A simple blood test may be able to identify ovarian cancer at its earliest stage, when it’s hardest to spot but at its most curable, a preliminary study suggests.

Around three-quarters of women with ovarian cancer are diagnosed in advanced stages of the disease, when they have only about a 20% chance of surviving five years. But if the disease is caught early, the five-year survival is around 95%.

So providing a way to routinely identify the disease in its “Stage 1” phase “could have a dramatic impact in what is now a very deadly cancer,” said Dr. Elise Kohn, a study author.

Kohn is clinical director of a joint program of the National Cancer Institute and the Food and Drug Administration that focuses on proteomics, the study of the proteins inside cells.
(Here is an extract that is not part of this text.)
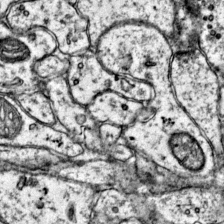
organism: Mouse
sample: Primary visual cortex

Scientists from those two agencies and elsewhere present their results in a report published online Friday by the Lancet.

They tested blood samples from 50 women with ovarian cancer and 66 women without the disease. The test correctly identified all 50 samples from the cancer patients, including all 18 samples from women with Stage 1 disease. And it recognized 63 of the 66 samples that were noncancerous.

Dr. Lance Liotta of the National Cancer Institute, senior investigator on the study, said the results are “a first step.” Now the test must be studied with larger numbers of women and in different medical centers “to make sure it’s as good as we hope it can be.”

The researchers said that if the test proves useful, it would be applied initially in women considered at high risk because of their genetic makeup or family history of the disease. Eventually, it might be extended to other women as well, they said.

Some 23,300 American women are expected to be diagnosed with ovarian cancer this year, and the disease is expected to cause 13,900 deaths. It accounts for 4% of all cancers among women.

The experimental test measures the levels of five proteins found in the blood. The combined result in a blood sample is used to indicate the presence of cancer, said Emanuel Petricoin of the FDA, lead author on the paper.

Dr. Martee Hensley, an ovarian cancer expert at the Memorial Sloan-Kettering Cancer Center in New York, called the test innovative and potentially useful but said it must be assessed in larger groups of women.

“Right now, there’s not a great way to find early stage ovarian cancer,” she said.

“We clearly need new technology,” and the experimental test might be “at least two or three steps in the right direction,” she said.

It could be useful in screening women at high risk of the disease if a positive result is shown to reliably indicate ovarian cancer, without too many “false positives” that erroneously indicate cancer, she said. That’s because a false positive could lead to needless surgery.

The test would need further study in the general population to assess its accuracy in that group, she said.